Experienced teachers are welcome, of course, but the primary requirement for tutoring most subjects is a bachelor’s degree and a subject matter expertise test. Even current college students can get in on the ground floor, though, tutoring lower-level or more general subjects.
Just because it’s open to newer tutors, however, doesn’t mean it’s a site without a strong reputation behind it. The platform is part of the Princeton Review family, a staple in the education world, so tutors can be assured that they’re working for a reputable and well-reviewed company. New tutors looking to ease their way into the job may appreciate Tutor.com’s flexible hours: Tutors must commit to a minimum of five hours of availability per week.
Best for One-Off Help : Studypool
New tutors may appreciate the unusual setup of Studypool, which allows tutors who are early in their career to build some experience in a lower-pressure setting.

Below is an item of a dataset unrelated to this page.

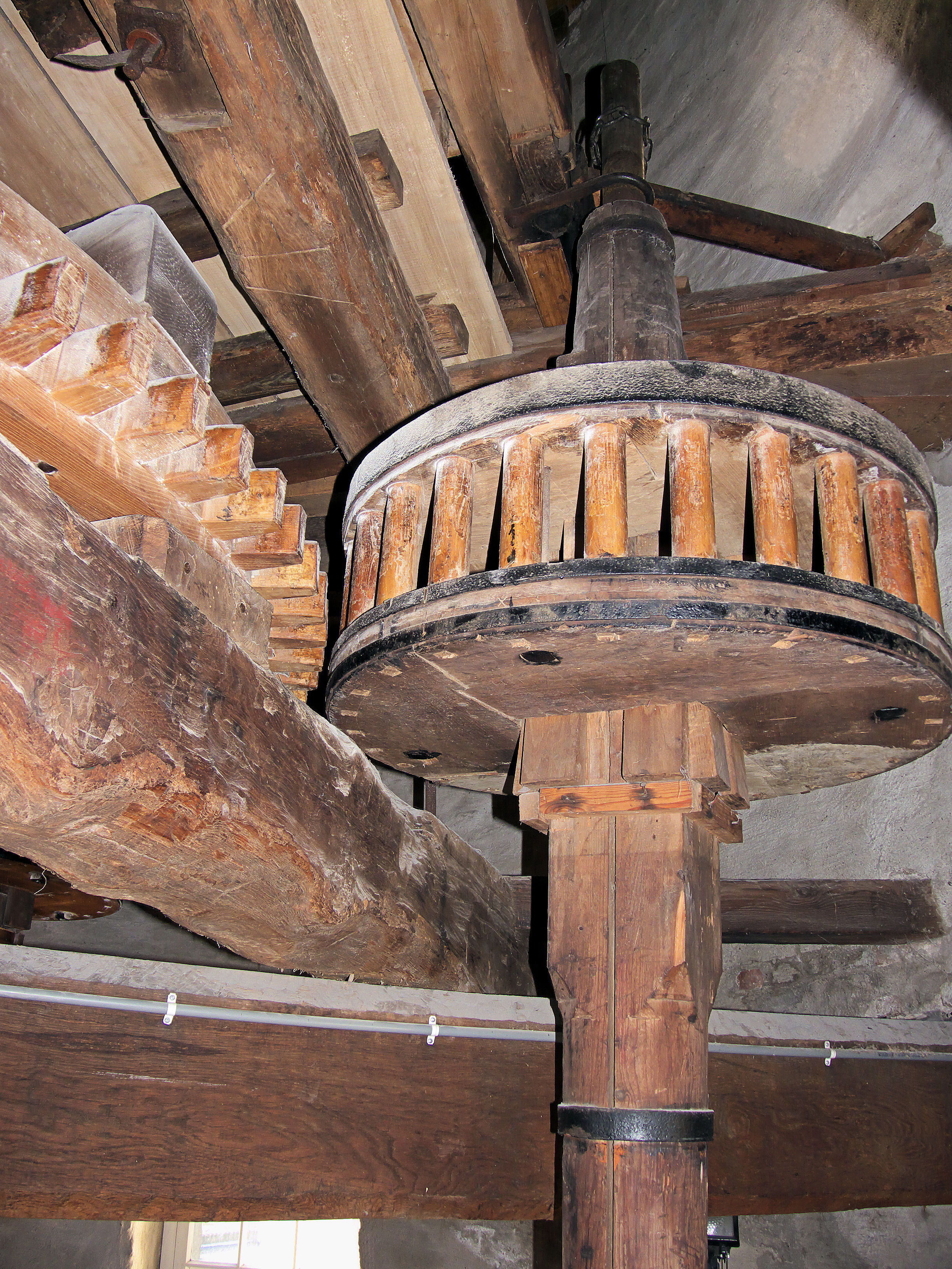 Molen De Kroon Arnhem maalkoppel Bentheimer zandsteen steenrondsel

Instead of being paired up for one-on-one tutoring or "class" sessions, tutors work with students on individual questions or assignments. Tutors can select questions, quote a price, and provide a turnaround time, and if the student accepts, the tutoring session begins. Rates can be higher than other sites since they’re set by the tutors, but the site does take a percentage of earnings.

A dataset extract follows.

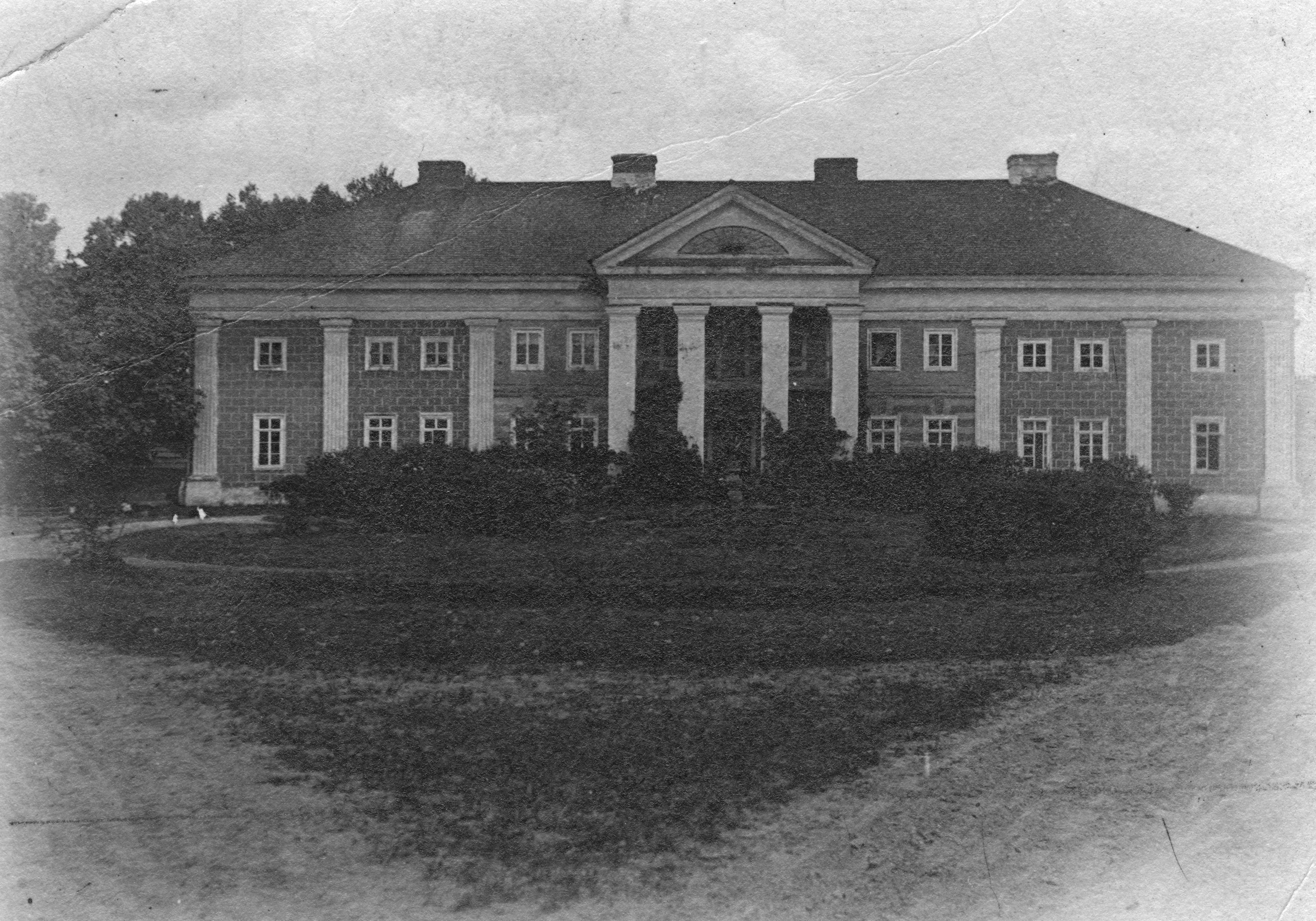 Беларуская (тарашкевіца): Мосар (Mosar), сядзіба Бжастоўскіх (Bžastoŭski)

New tutors may need to be cautious when bidding on questions to ensure that students are actually seeking a tutor’s assistance, rather than trying to get someone to simply do the work for them.
For tutors who are willing to pay attention, though, tutoring based on individual questions and assignments may work well as a low-commitment, flexible way to get some experience. Being able to set your own prices—and see what rates students are willing to pay—is another bonus for tutors to learn and build their businesses.
How We Chose the Best Online Tutoring Jobs
We’ve tried to include a wide variety of tutoring jobs, highlighting some of the most popular subjects and niches, including test prep and language tutoring. Major names in education, such as Chegg, appear on this list by virtue of their high profile. For its wide variety, the company earned the title of best overall on our list.
Since we know that not all tutors are looking for the same kind of work, we’ve also included a couple of unconventional, assignment-based platforms along with the more traditional tutoring-by-the-hour jobs like Studypool and Tutor.com. Of course, all prospective tutors should screen individual jobs—and individual clients—for any concerns and priorities.
What Is an Online Tutor?
An online tutor is someone who provides tutoring via online platforms. The most common options are videoconferencing, voice calls, or chat support, and most platforms use some combination of all three. Virtual tutoring jobs may have flexible hours or scheduled meetings, but most are still one-on-one work, like traditional tutoring.
How Much Do Online Tutoring Jobs Pay?
The rates for online tutoring jobs vary widely, just like traditional tutors. For the most part, online tutors have hourly rates of roughly $14 to $25, depending on the level of experience and the demand for the subject. A few platforms do allow tutors to set their own rates, but it’s important to remain competitive in order to attract clients.
Do I Need to Be Certified for an Online Tutoring Job?
Most online tutoring jobs do not require a specific certification or degree, but they require some form of experience and education. Current college students may take some online tutoring jobs, but many others require a bachelor’s degree at a minimum, as well as experience teaching or tutoring previously. Tutoring in some fields, such as ESL, may require further specialized certifications.
What Are the Requirements Needed to Become an Online Tutor?
Requirements vary between individual jobs, but in general, some university experience is required for even entry-level tutoring jobs. Many need tutors to have a bachelor’s degree (though not necessarily a teaching degree), and some require prior tutoring experience. For higher-level or professional subjects, field experience may be preferred.